SLIG and a week of research at the FHL started this year for me, so I’m just now able to take a breath, take stock, and make plans for 2018 in terms of my speaking schedule and my own educational plans. My speaking schedule is light, which I chalk up to spending so much of my energy last year prepping for SLIG and not spending any time marketing myself or planning for 2018, with a few exceptions. I’m happy to have a bit of a break, however!
Here’s where I’m planning to be this coming year:
Beginning in April, I will be facilitating a discussion group on the topic of becoming a Certified Genealogist® hosted by Jill Morelli and the Seattle Genealogical Society. (For more information email: email@example.com)
National Genealogical Society Annual Conference, Grand Rapids, Michigan, May 2-5 where I am presenting: W144 “Third Coast: How the Great Lakes Shaped America”; S423 “Casting the Net: Denominational, Ethnic, and Specialized Newspaper Research”; S456 “Using PERSI Like a Pro”
International Society for British Genealogy and Family History (ISBGFH), Salt Lake City, Utah, October 15-19 where I will be taking “Researching Your Irish and Scots-Irish Ancestors” by Fintan Mullan and Gillian Hunt and my husband will be taking “Scottish Research: The Fundamentals and Beyond” with Paul Milner
There are some other items in the fall that are still materializing but this is what I have planned so far. I hope you make the investment to enhance your genealogical education plan with conferences and institutes. Nothing beats being in class with other genealogists!
And if your society is planning an all-day seminar, consider me for your speaker. I have a lot of topics to choose from. Check my Lecture Topics page for a complete list.
During 2012 I started and completed the National Genealogical Society’sAmerican Genealogy: A Home Study Course. Overall it was a great experience, taking me through many different record sets, repositories, methodologies and techniques many of whom I hadn’t fully utilized in my research. The course was very valuable to me in that it gave me a broader experience in these areas and taught me some different ways to organize and analyze my research.

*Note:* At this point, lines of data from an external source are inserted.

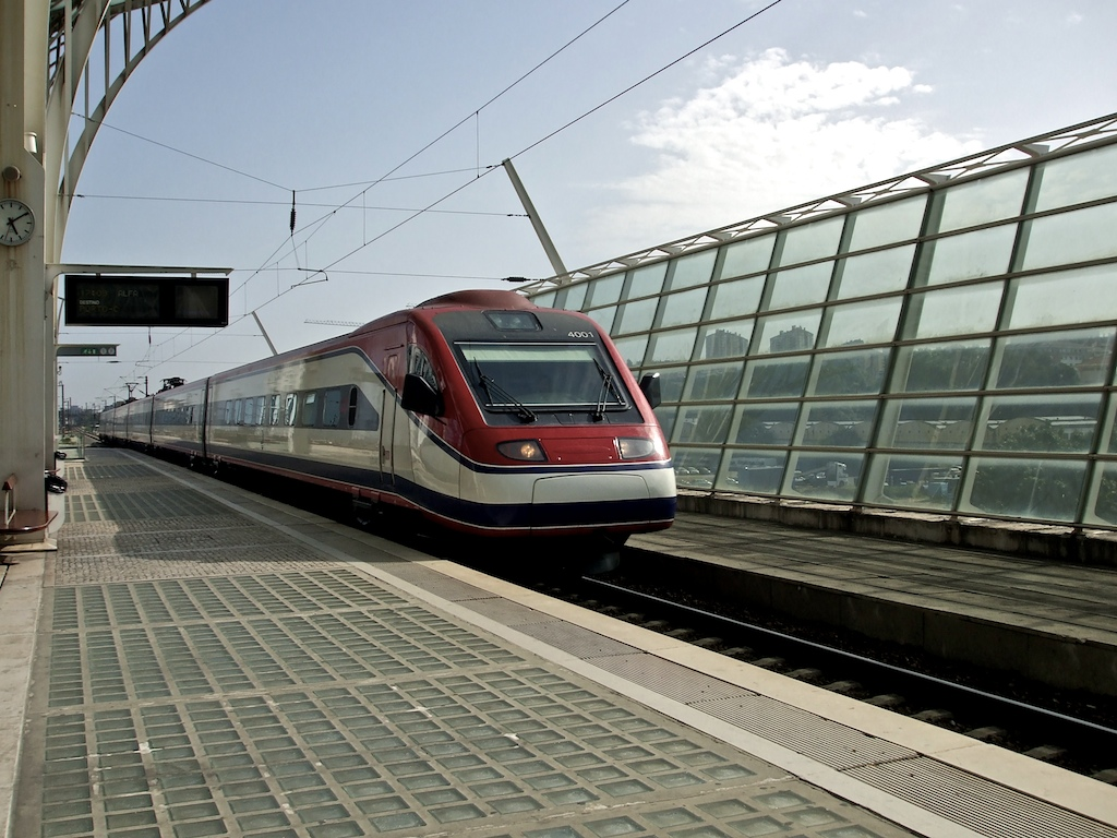 Tipo: Comboio Alfa Pendular 127 [Lisboa - Porto] Local: Gare do Oriente [Linha do Norte, PK 6] Data e hora: 3 de Maio de 2008 [17h09] Material: Automotora 4001 [Comboio de Pendulação Activa]
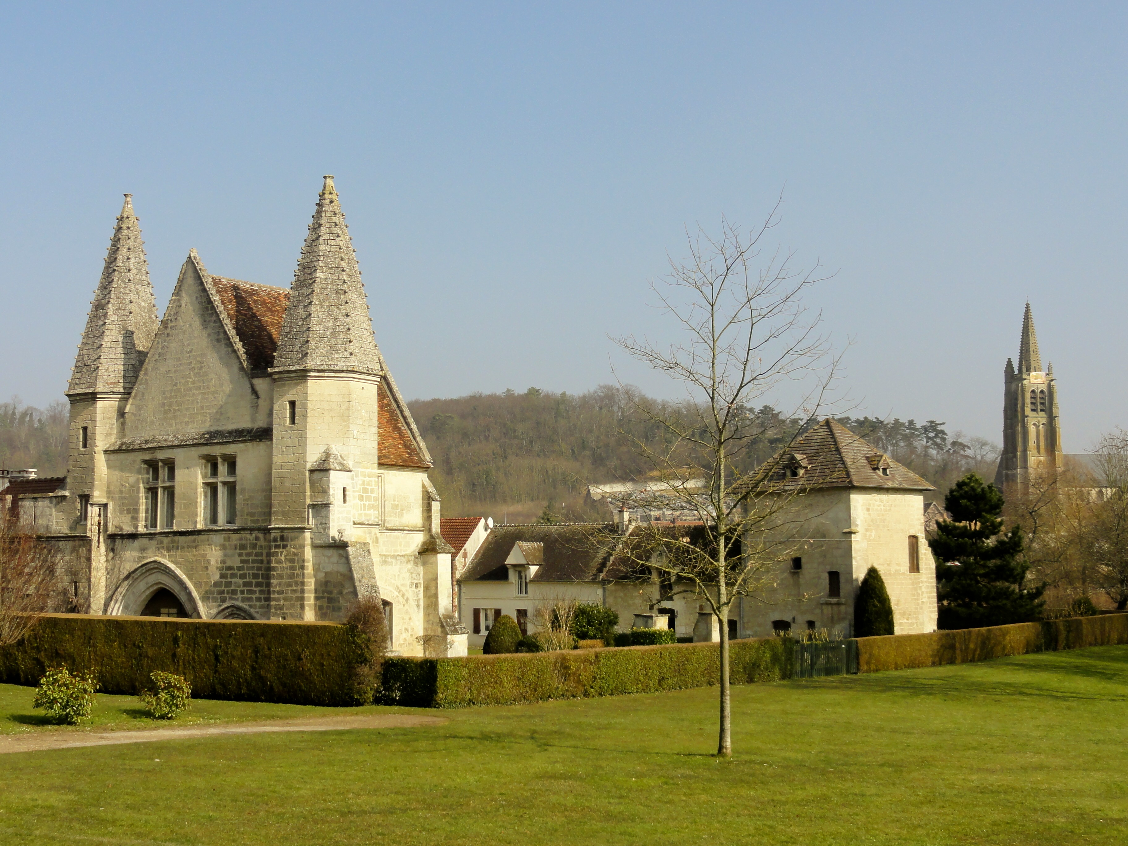 Château du roi Jean, façade occidentale ; à droite l'ancien colombier puis le clocher de l'église Saint-Pierre.
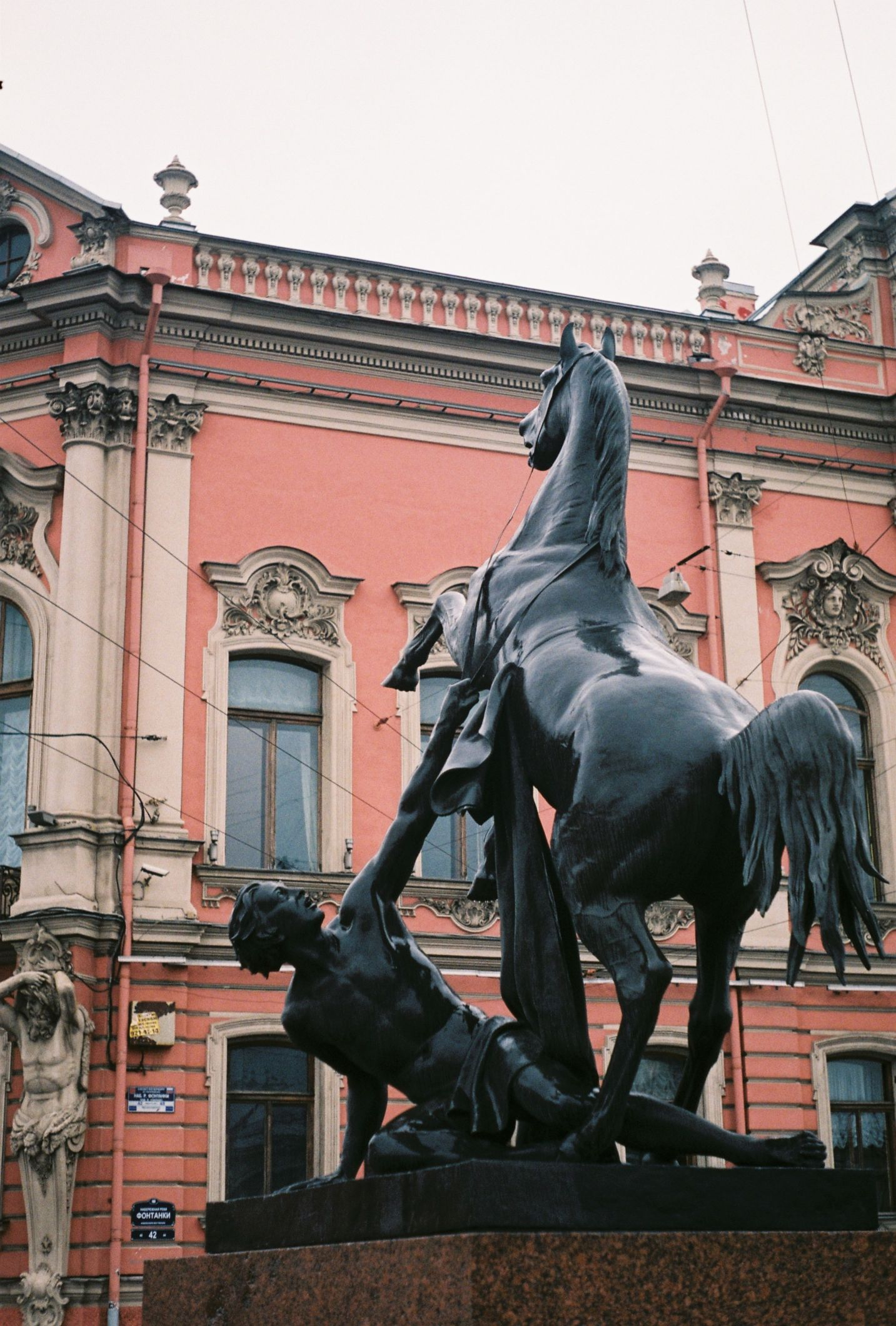 Группа №3 на Аничковом мосту: конь одолевает водничего. Фотография сделана дождливым утром 8 мая, отблески света на влажной поверхности скульптуры, фигура человека на углу здания подчеркивают напряженность ситуации, выраженной П.КлодтомUnknown
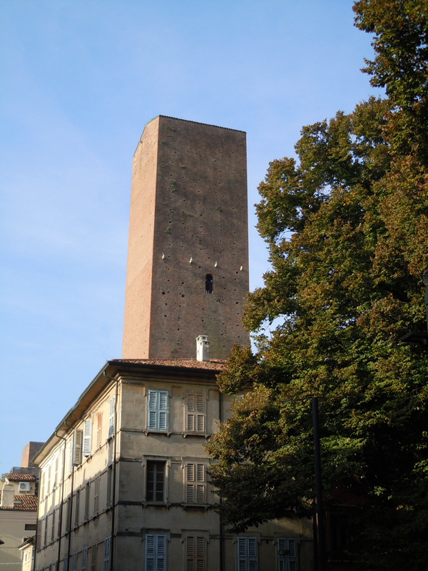 Mantova, Torre degli Zuccaro vista da Via Rubens.
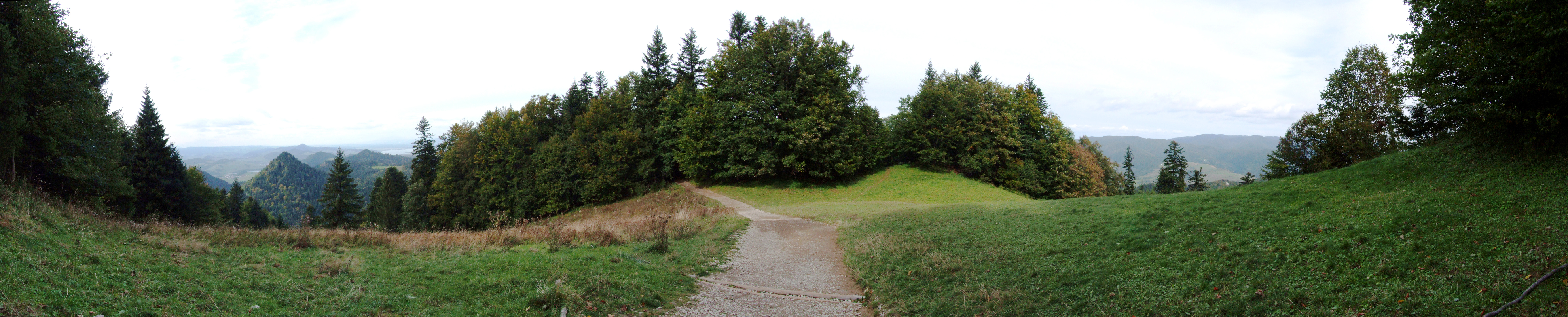 Polana Pieniny - panorama

The program does have a few drawbacks which I know the organization is aware of. First of all, it is all on CD. Therefore, there are no opportunities for updates to the lessons, links, etc. This did become a little frustrating when, after following the directions on the assignment, it was returned to be reworked because of a change I was unaware of. Secondly, the price was a little high for the actual return value… meaning, the grading is done by volunteers and therefore, some lessons weren’t returned for months after submitting them, which I think was pushing the limits since I did pay $475 for the graded option of the course. Third, the online list-serve was not archived, for which they had their reasons (I’m not sure I ever understood why) so if you asked a question, it may have been asked and answered a million times before. The overall tone on the list-serve was negative and after about a month, I unsubscribed because I found it challenging to read.
I attended the NGS conference in Cincinnati in May 2012, and attended a lunch-time review of upcoming changes to the program. They intend to put the course into an online format and update the lessons to match the technology of today. They gave us a preview and showed off many amazing features that will really improve this course. I think this is one of many benefits of being a member of the National Genealogical Society and I am excited to see changes and updates to the course. They didn’t have an exact timeline for this new platform so keep checking on it.